The doctor treating coronavirus patients, who spoke to BuzzFeed News on condition of anonymity, said that normally the target oxygen saturation level for patients would be between 94 and 98%, but they had been told by senior hospital staff that targets had been decreased.

“Now they’re saying 90% and above — it keeps changing,” they said. “They’re saying they’re rationing it, so palliative people won’t get oxygen.

“They’re just trying to do everything they can to cut down oxygen. They’re not using nasal high flow oxygen, but they're mostly talking about rationing oxygen.”

Normally, intensive care units account for a significant amount of hospitals’ oxygen usage, and with ICU capacity increased to prepare for an influx of coronavirus patients, so has demand for oxygen.

“Now, basically everyone that’s going to be in there is going to be needing oxygen,” the doctor added. “If you’ve got COVID and you don’t need oxygen, then you don’t need to be in hospital.”

Walsh said that the reasons for lowering oxygen saturation targets could be clinical, because “particularly over long periods of time, high oxygen concentrations can be harmful to patients”, adding that there were “plenty of good clinical reasons to aim for saturations in the low 90s rather than 94 or above, in certain groups of patients”.

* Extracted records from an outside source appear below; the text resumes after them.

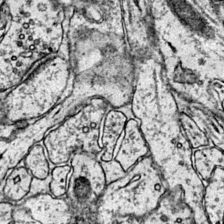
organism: Mouse
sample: Primary visual cortex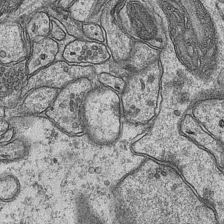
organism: Mouse
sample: CA1 Hippocampus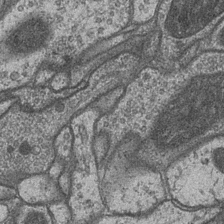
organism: Drosophila
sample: Optic medulla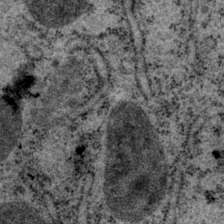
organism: P. pacificus
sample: Pharynx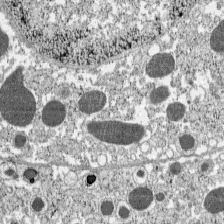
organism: C57BL Mouse
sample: Pancreatic islet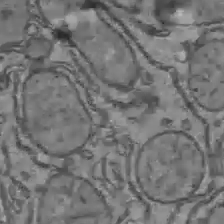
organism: C57BL Mouse
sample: Liver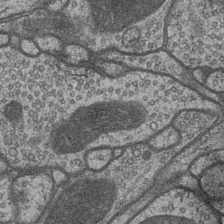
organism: Drosophila
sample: Optic medulla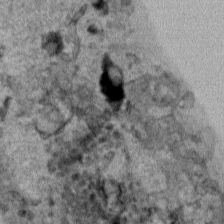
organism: Human
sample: Mitochondria in HCT116 cells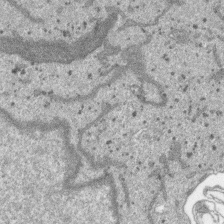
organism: Human
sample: Lung epithelial cells infected with SARS-CoV-2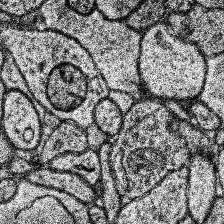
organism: Human
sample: Temporal Lobe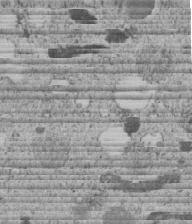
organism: C. elegans
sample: C. elegans embryo early stage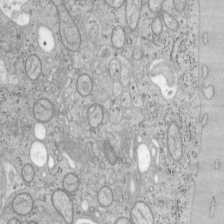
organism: Mouse
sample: OT-I killer T cells with ID8 ovarian cancer cells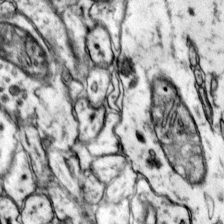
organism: Mouse
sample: Primary visual cortex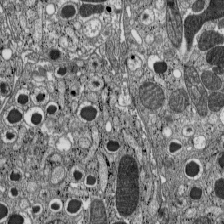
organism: C57BL Mouse
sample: Pancreatic islet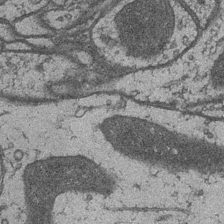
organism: Drosophila
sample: Optic medulla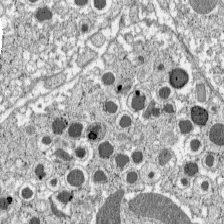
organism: C57BL Mouse
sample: Pancreatic islet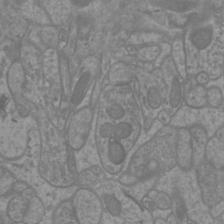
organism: Mouse
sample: Cortical neurons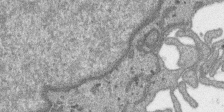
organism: Human
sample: Lung epithelial cells infected with SARS-CoV-2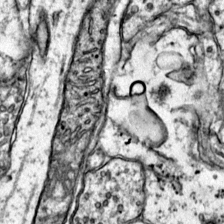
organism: Mouse
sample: Primary visual cortex

However, he said he would be “extremely concerned” if oxygen was being rationed because hospitals don’t have enough of it.

“Certainly, not giving oxygen to palliative patients, we’d all have a lot of difficulty with that ethically,” he said. “We normally give oxygen to patients who have low oxygen levels because it’s an uncomfortable feeling, and even if the treatment is palliative and the patient is not expected to recover, oxygen is often part of that treatment.”

While doctors may decide not to give oxygen to palliative patients because the treatment can be uncomfortable, he said, “that’s different from limiting it because of a lack of supply, and myself and the BMA would be concerned to hear about stories where clinicians are told to ration oxygen to those patients because there isn’t sufficient” supply.

He added: “We would be concerned if there was any instruction to withhold [nasal high flow oxygen] from patients who might benefit from it because of an inadequate oxygen supply. We would encourage people absolutely to escalate that, flag that and report it, because if this is something that is not driven by the clinical need of the patient but by resources then the government needs to ensure that the patients are in the right place where the resources are available.

“They’ve made a lot of publicity about opening these new Nightingale Hospitals, and the capacity that’s there, and if oxygen supplies are limiting patient care in any way in the existing NHS trusts, then these patients need to be moved, or some patients need to be moved, to allow them to deliver the highest quality care to all patients.”

On Saturday, Watford general hospital declared a critical incident involving its oxygen supply and told people not to attend. Oxygen use there has doubled in recent weeks, due to additional ventilators and CPAP (continuous positive airway pressure) machines used to treat patients with COVID-19.

In a statement, the hospital said: "As a result of a technical issue with our individual hospital's oxygen equipment, which does not pose any risk to our patients, West Herts Hospitals NHS Trust declared a critical incident on Saturday April 4 and has asked that people do not attend Watford General Hospital.”

BuzzFeed News asked what specifically had been the issue with oxygen supply, but a spokesperson said they were not able to provide any further details. Walsh said that while he does not know what caused the issue in Watford, one possible explanation is that the flow rate had been exceeded and the system had to be reset.

A spokesperson NHS Estates said: “Hospital oxygen tanks are fuller than normal, having been filled more frequently in recent weeks as part of preparations for patients with coronavirus, so there is sufficient oxygen supply available. Individual hospitals received guidance in February and again this week on how to safely manage engineering and their increased oxygen usage."